Data items
##########

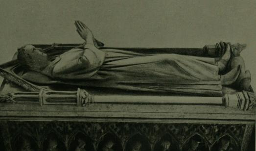 Saint-Denis (Île-de-France), basilique nécropole royale, gisant de Louis de France, fils aîné de Louis IX roi de France.
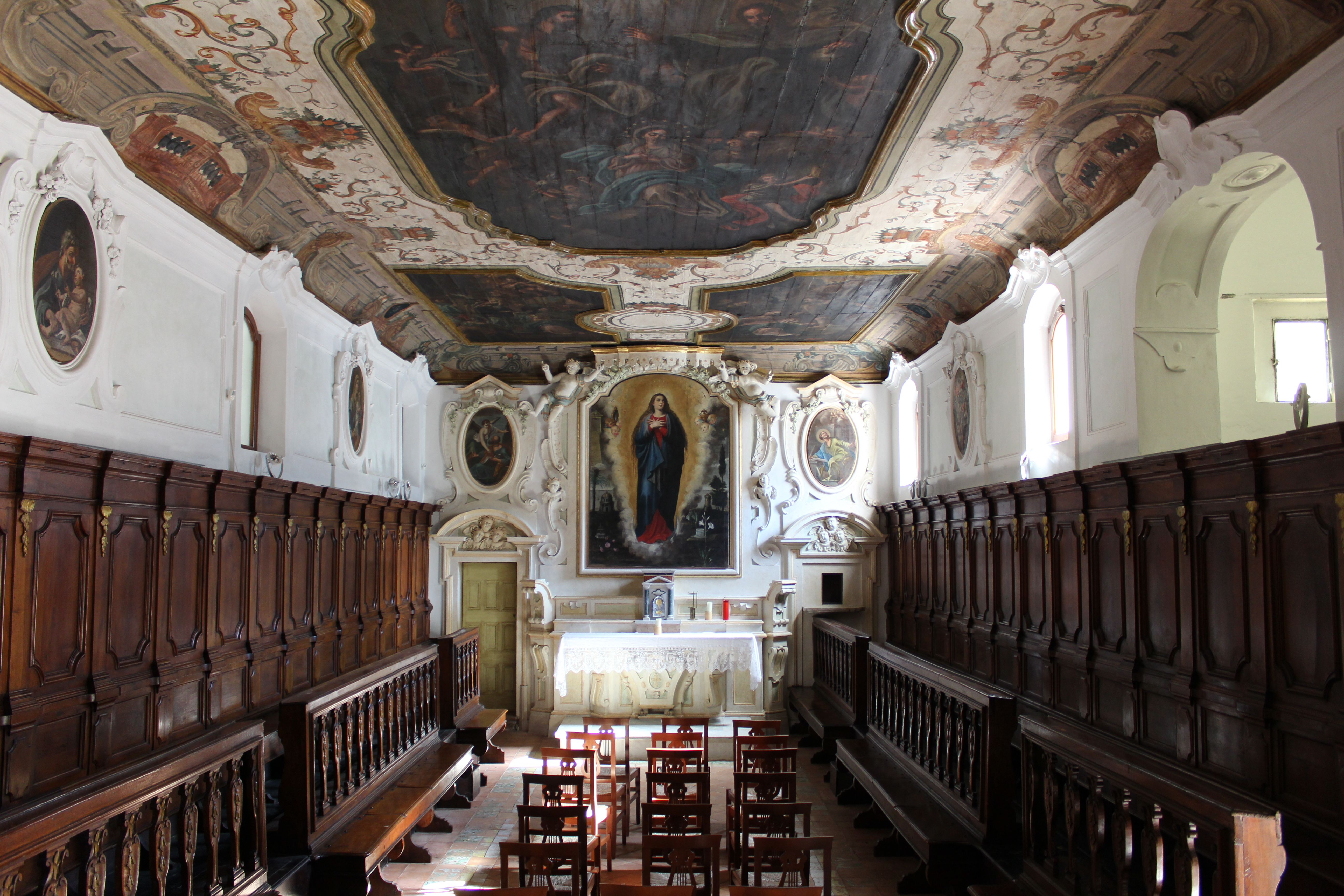 Congrega della Santissima Immacolata, del XXVII secolo, situata di fianco alla Chiesa della SS. Annunziata
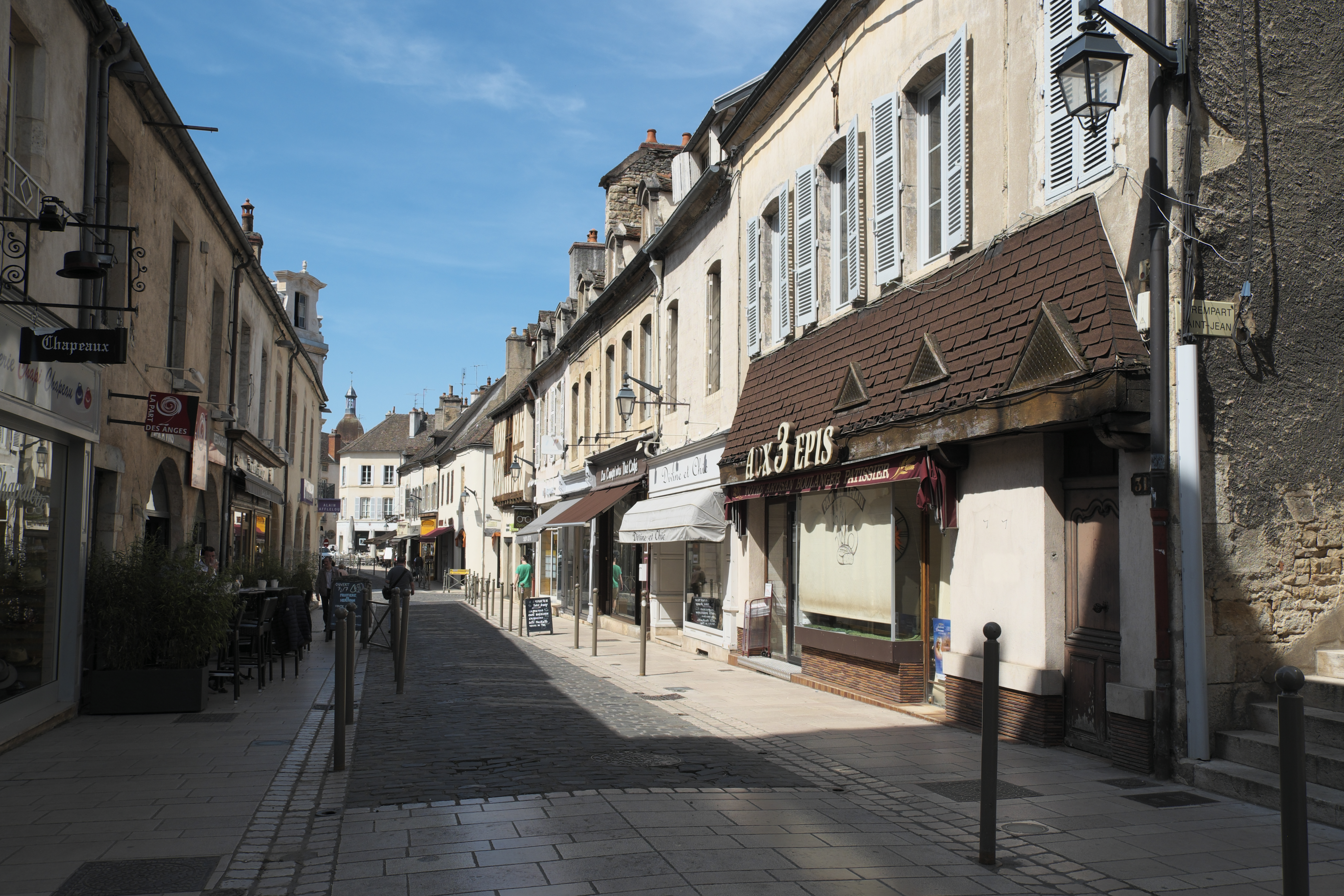 Straße in Beaune im Département Côte-d’Or (Bourgogne-Franche-Comté/Frankreich)
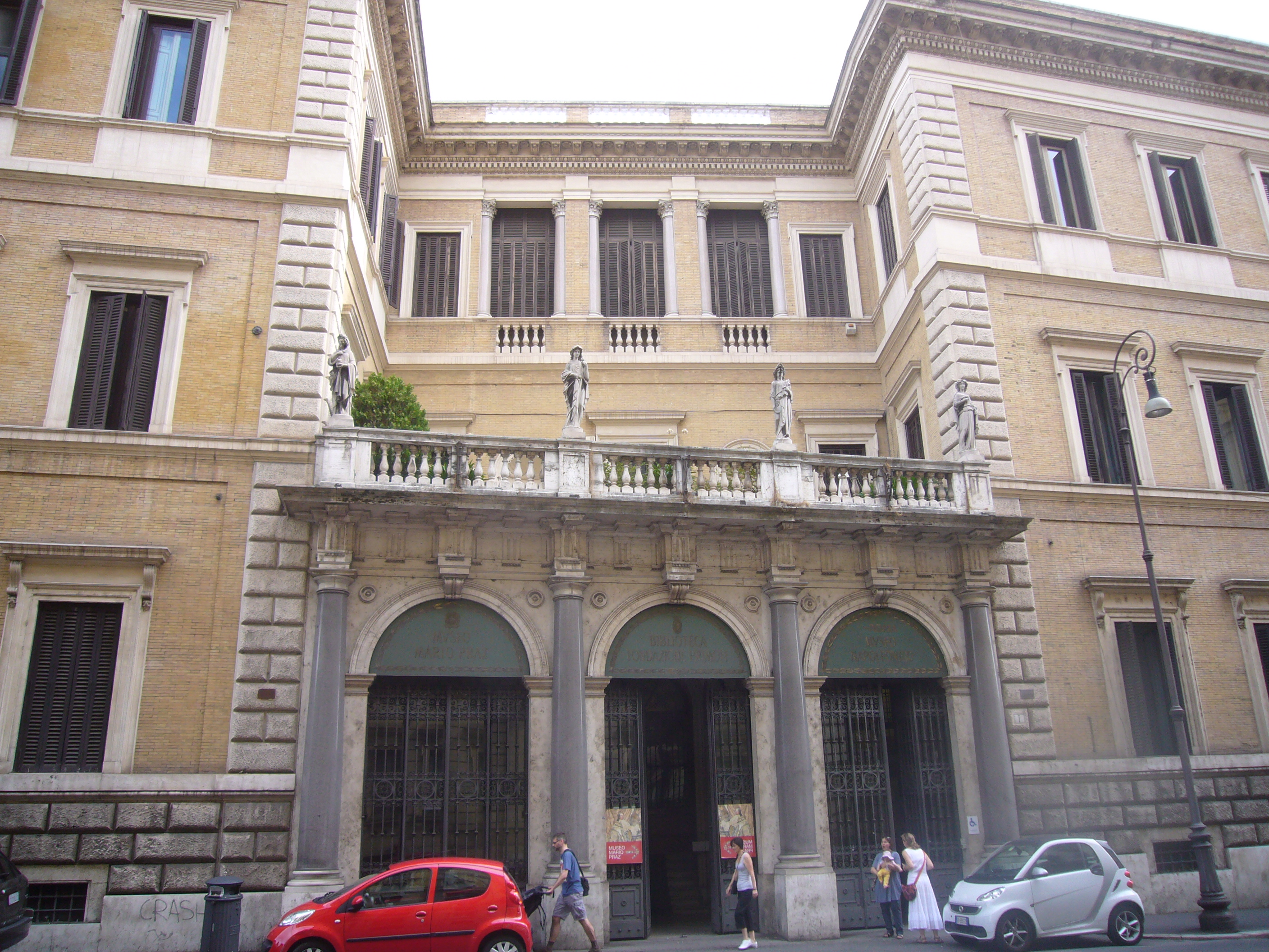 Roma, Palazzo Primoli, Museo Mario Praz.
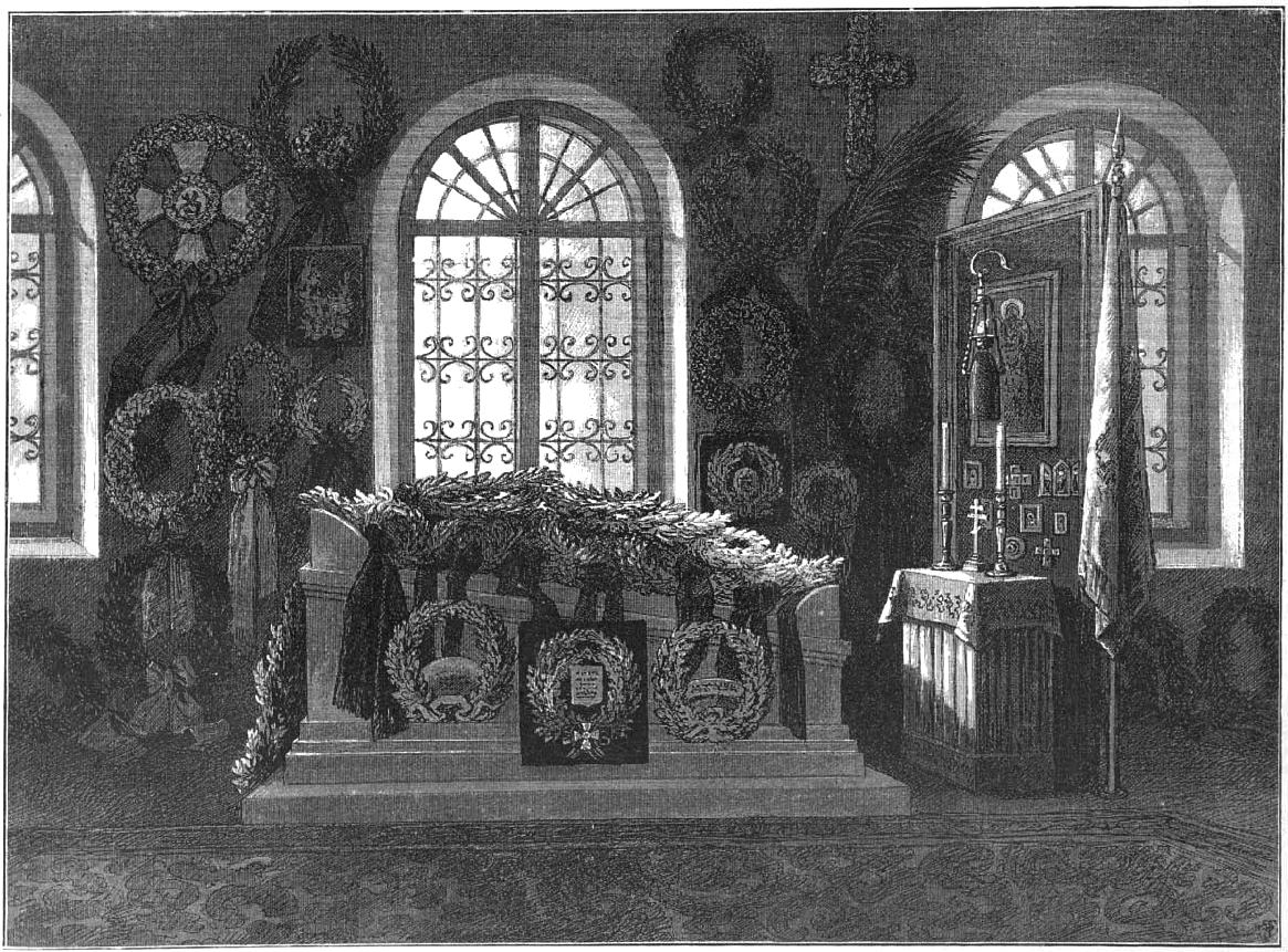 Гробница М. Д. Скобелева в церкви Спасского села. Рисунок К. О. Брожа по фотографиям фотографа-любителя.

##########

> EXERCISE REQUIREMENTS
None of the pictures belongs in the answer, but all the entries must be repeated exactly.

> OUTPUT FOR THIS EXERCISE
 Saint-Denis (Île-de-France), basilique nécropole royale, gisant de Louis de France, fils aîné de Louis IX roi de France.
 Congrega della Santissima Immacolata, del XXVII secolo, situata di fianco alla Chiesa della SS. Annunziata
 Straße in Beaune im Département Côte-d’Or (Bourgogne-Franche-Comté/Frankreich)
 Roma, Palazzo Primoli, Museo Mario Praz.
 Гробница М. Д. Скобелева в церкви Спасского села. Рисунок К. О. Брожа по фотографиям фотографа-любителя.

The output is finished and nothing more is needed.